Fourier-space combination of Planck and Herschel images^⋆

¹ Max-Planck-Institut für Astronomie (MPIA), Königstuhl 17, 69117 Heidelberg, Germany
e-mail: abreu@mpia-hd.mpg.de
² Departamento de Astronomía, Universidad de Concepción, Av. Esteban Iturra s/n, Distrito Universitario, 160-C, Chile
³ Harvard-Smithsonian Center for Astrophysics, Cambridge, MA 02138, USA
⁴ Instituto de Radioastronomía y Astrofísica, Universidad Nacional Autónoma de México, Campus Morelia Apartado Postal 3-72, 58090 Morelia, Michoacán, México
⁵ Universität Heidelberg, Zentrum für Astronomie, Institut für Theoretische Astrophysik, Albert-Ueberle-Str. 2, 69120 Heidelberg, Germany

Received: 10 May 2016
Accepted: 20 June 2017

Abstract

Context. Herschel has revolutionized our ability to measure column densities (N_H) and temperatures (T) of molecular clouds thanks to its far infrared multiwavelength coverage. However, the lack of a well defined background intensity level in the Herschel data limits the accuracy of the N_H and T maps.

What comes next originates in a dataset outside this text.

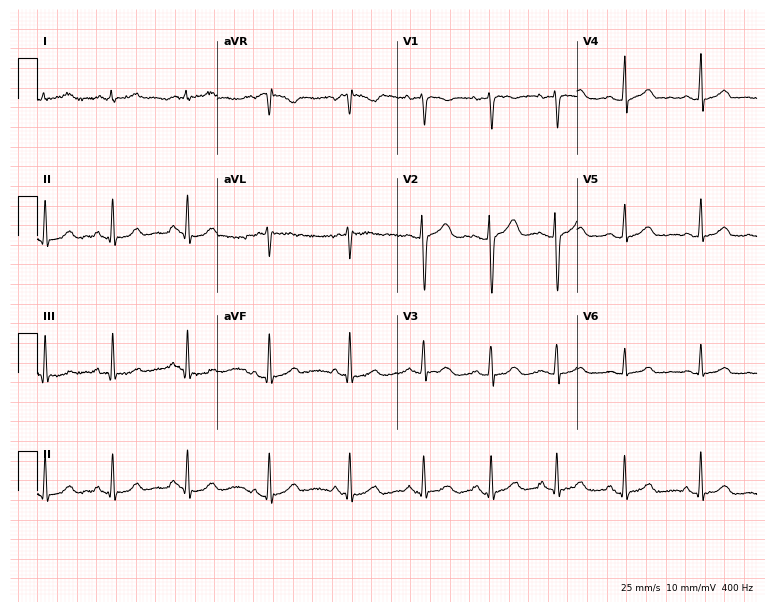
12-lead ECG from a woman, 27 years old (7.3-second recording at 400 Hz). Recorded interpretation: within normal limits.

Aims. We aim to provide a method that corrects the missing Herschel background intensity levels using the Planck model for foreground Galactic thermal dust emission. For the Herschel/PACS data, both the constant-offset as well as the spatial dependence of the missing background must be addressed. For the Herschel/SPIRE data, the constant-offset correction has already been applied to the archival data so we are primarily concerned with the spatial dependence, which is most important at 250 μm.

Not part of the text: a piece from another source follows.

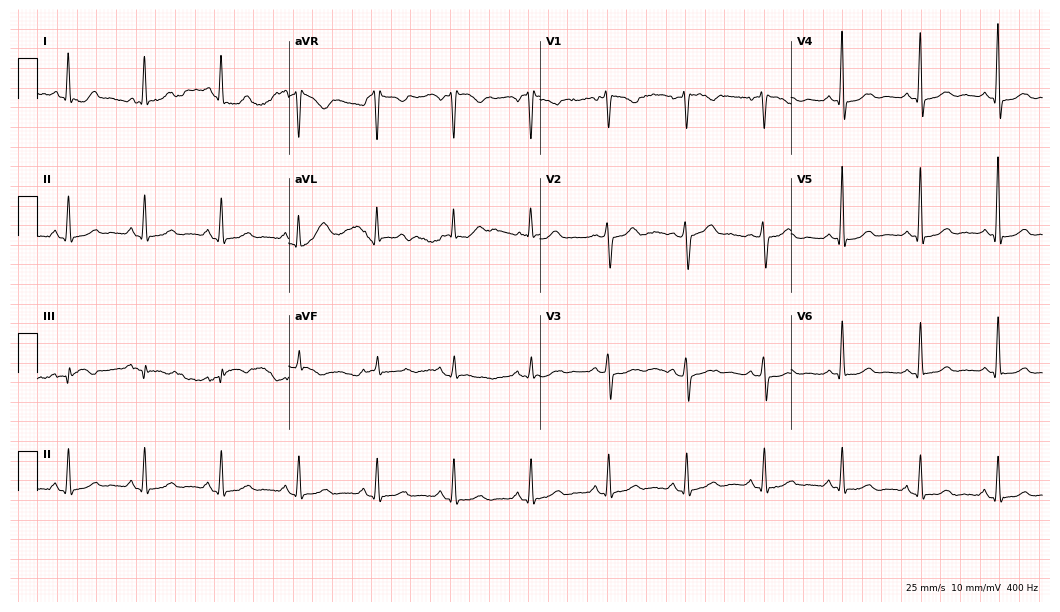
Electrocardiogram, a woman, 68 years old. Overall reading on record: normal ECG.

Methods. We present a Fourier method that combines the publicly available Planck model on large angular scales with the Herschel images on smaller angular scales.

Results. We have applied our method to two regions spanning a range of Galactic environments: Perseus and the Galactic plane region around l = 11deg (HiGal–11). We post-processed the combined dust continuum emission images to generate column density and temperature maps. We compared these to previously adopted constant-offset corrections. We find significant differences (≳20%) over significant (~15%) areas of the maps, at low column densities (N_H ≲ 10²² cm^-2) and relatively high temperatures (T ≳ 20 K). We have also applied our method to synthetic observations of a simulated molecular cloud to validate our method.

Conclusions. Our method successfully corrects the Herschel images, including both the constant-offset intensity level and the scale-dependent background variations measured by Planck. Our method improves the previous constant-offset corrections, which did not account for variations in the background emission levels.